Basketbolumuzda yabancı koçlar

İki gündür Kayseri’deki maçları izliyoruz. Maçlar çok çekişmeli geçiyor ancak çok kaliteli olduklarını söyleyemeyiz. Ama rekabet arttıkça kalitenin de artacağı kaçınılmaz. Bu yüzden basketbol tarihimizin en ilginç play-off serisine yaklaşıyoruz. Beni takımlar kadar hatta daha çok Türk oyuncular ilgilendiriyor.
Türk çocuğunun daha iyi oyuncu olacağı iddiamız ve inancımız giderek artıyor. Yanlış anlaşılmasın. Daha iyi oyuncu deyince sadece daha iyi hücum oyuncusunu kastetmiyoruz. Bu kavramın içinde savunmada var. Bu konu çok ilginç. Basketbolda iyi savunmacı olmak, iyi hücum oyuncusu olmaktan daha kolaydır. Hücumda elinizde top vardır. Topa hakim olmak, sahip olmak kolay değildir. Bütün basketbol kaideleri (steps v.s) güçlüklerin hepsi hücumu zorlaştırır. Savunmada ise elinizde top yoktur.

Faul hariç sizi sınırlayan başka bir kaide olmadığından savunmada saldırmak serbesttir. Savunmanın kolay olduğuna inanırsak ve savunmayı sevdirirsek Türk basketbolu çok şey kazanır. Geçen gün bir Amerikan mecmuasında bir yazı okudum. Yazının başlığında (Antrenman sahasına en önce girip, daha saha boşken antrenmana ilk olarak savunma dirilleriyle çalışmaya başlayan oyuncu gördünüz mü?) suali vardı. Ardından cevabınızı biliyorum. Ben de görmedim yazılıydı.

Biz Türkiye’de savunmayı sevdirir önemini arttırırsak önümüz ne kadar açılır buna siz karar verin. Benim ilk dikkatimi çeken oyuncu Aliağa Petkim’li Barış Güney oldu. Barış, seneler sonra Aliağa’da point-guard oynamaya başlamış. 1,95 boyunda güçlü, çok süratli barış oyun kurucu tipi olarak ideal. Barış için geç olabilir.

Ama Barış bizim genç koçlar genç takımımızda en iyi oyuncunuzu Point-guard yapın tavsiyemizin en açık göstergesi. Türk basketbolunun Barış tipinde oyun kurucuları olunca bütün Avrupa yandı demektir. Barış Güney’le başlamışken, Barış Ermiş’le devam edelim. Barış Ermiş’in bu yıl kat ettiği mesafe korkunç. Banvit’in artık Türkiye’nin en güçlü takımlarından biri olduğunu bir kez daha gördük. Banvit’in gücünün temelinde Barış Ermiş var.

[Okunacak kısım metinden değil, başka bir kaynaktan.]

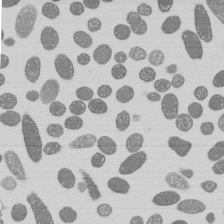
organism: E. coli
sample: Bacterial nucleoid

Barış Ermiş 2010 Dünya Şampiyonası’nda kadroya son dakikada girmiş ancak maçları yedek sırasında seyretmiştir. 2011-12 turnuvalarında milli takımda Barış Ermiş’i ilk 5′te görürsek ve çokta faydalı olursa kimse şaşırmasın. Biz cinliği bırakıp savaşçı olursa, Ender Arslan’ın da basketbolumuza çok faydalı olacağına inancımızdan yedek sırasında oturan Ender’den çok sık bahsetmiştik. Perasovic Ender’i oynatmayıp, Wichinevski’de karar kılmış. Bu karar Ufuk ve Ekrem’in katkılarıyla takımda birlik ve beraberlik arttıkça olumlu sonuçlar vermeye başlamıştı.

En son olarak takıma uyum sağlayan, savaşan Wichinevski de yollanıp yerine başka biri getirildi. Her şey yine karıştı. Taşlar yeniden yerine oturtulmak zorunda. Bu gerçekleşir mi, gerçekleşirse ne kadar zaman alır bilemiyoruz. Biz güçlü kadroya sahip Efes’in Türkiye’deki performansından çok EURO Lig’deki başarısının peşindeyiz.

Finalde tribünlerde sadece Türk bayrağı görmek istiyoruz. Bu yolda yine karşımıza Perasovic karşımıza koca bir sual işareti yerleştirdi. İnsanın aklına ister istemez, ‘Nedir bu yabancı koçlardan çektiğimiz?’ sorusu yerleşiyor. Son not Barış Güney gibi Cenk Akyol da ideal bir oyun kurucu modeli. Genç koçların olaya bu gözle bakmasını diliyoruz.